Ironically, most Trad cravings are cravings for a deep comfort: the comfort of the known. There is nothing wrong with this except the lack of self-awareness and the hypocrisy against other people looking for other types of comfort and boundaries (and they return the sentiment)

“Hard”, “soft”, “masculine”, “feminine”, these are two sets among many dichotomies that liberalism pioneered pointing out as more nuanced than we think in modern times, but they have probably been examined or lived in some form by all ancient cultures, all balancing yin and yang.

Conservatives tend to be more resilient, stoic, happier, physical, more likely to sacrifice their lives for the country, martially-oriented, dependable, self-sufficient— what we call “hardness”.

But that hardness is entirely dependent on “softness”— take away their god, their family, their community and in some cases their suppressed, submissive wives or “masculine” husbands and they are rendered entirely useless at life and just as prone to mental illness.

“Liberals” tend to be more explorative, fun-loving, unstable, innovative, sexually libertine, people and scale-oriented, non-martial, emotional, scattered, unfocused and hypersensitive— “soft”. But:

.. that softness is based on “hardness”— they are much more accepting of the harsh existential truths of uncertainty and science, and are able to brave them without pretense or masking, and leaving aside their adherence to social democratism, they are usually individualists.

Christianity is often considered “soft”— its principal values are helping others without care for reward, and hospitality, pacifism and non-materialism.
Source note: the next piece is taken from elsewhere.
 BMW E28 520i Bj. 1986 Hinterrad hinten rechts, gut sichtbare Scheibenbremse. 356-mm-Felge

But it is founded on hardness— incredible austerity, discipline, and strength of purpose in the face of persecution and death.

Islam is often considered “hard”— its principal values have been strength, conquest and religiosity. But it is built on softness— submission to the word of allah, a base of community and fraternity, family life, and even the importance of material and sexual satisfaction.
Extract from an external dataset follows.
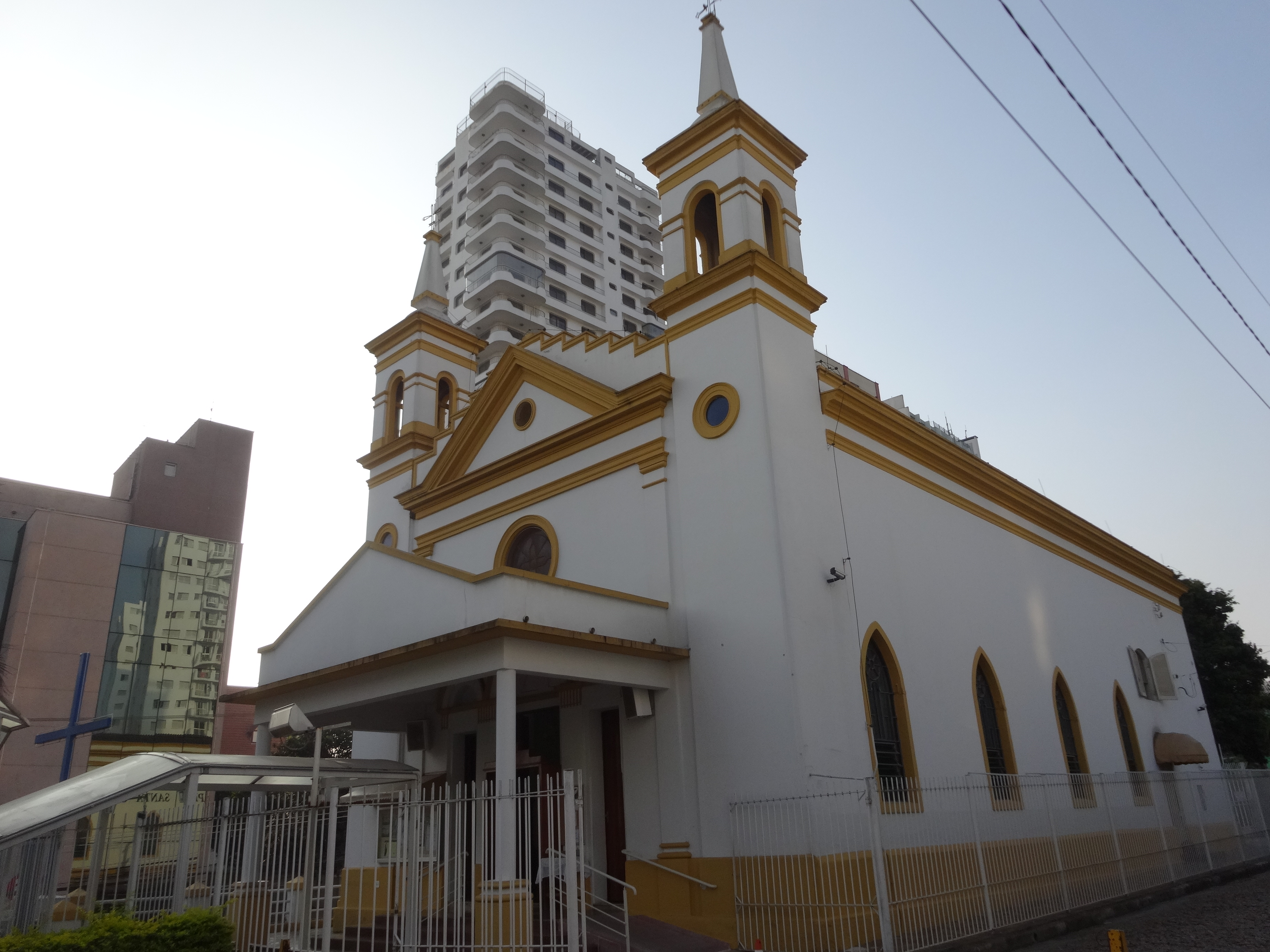 Arquitetura da Capela Santa Cruz

Since there are so many fans around these days of being “tough loved”: Your inability to find purpose and transcendence beyond the impulses constructed by your evolutionary trajectory as a gender and species is your fault alone, and society’s problems are emergent from individual problems.

I think there is wisdom in building people up around concepts of cosmic order, like Dharma or Tao. A “dharmic” individual and society accept that specifics change with time and place, but not their discipline & commitment to the concept and all that those two things entail.

It’s the virgin evolved ape vs. the chad cosmic. I often mention “trying to combine humility and ambition” when introducing my bio online. Dharma is in many ways exactly that. You can call it anything if you think it offends your specific deity, but I suspect they probably dig the concept too.

Life-affirming, cosmic-scale, intimidating and non-anthropic concepts paradoxically force you to prove yourself in tangible ways, and it vastly expands the variety of things one considers tangible. It enables individuals and societies to play very, very long games.

A true 21st century “prophet” will free trads of their insecure copes for scripture, gendered traits and rose-tinted pasts and their opposite demographic of their copes for constantly playing with labels, categories, neophilia and unimaginative “freedom.”

“Trads” and “liberals” freed of these copes are yin-yang in the best sense, and will do massive good in any space they choose, despite (and because of) being on different sides. And some will probably make great couples and excellent parents, too, for the same reason.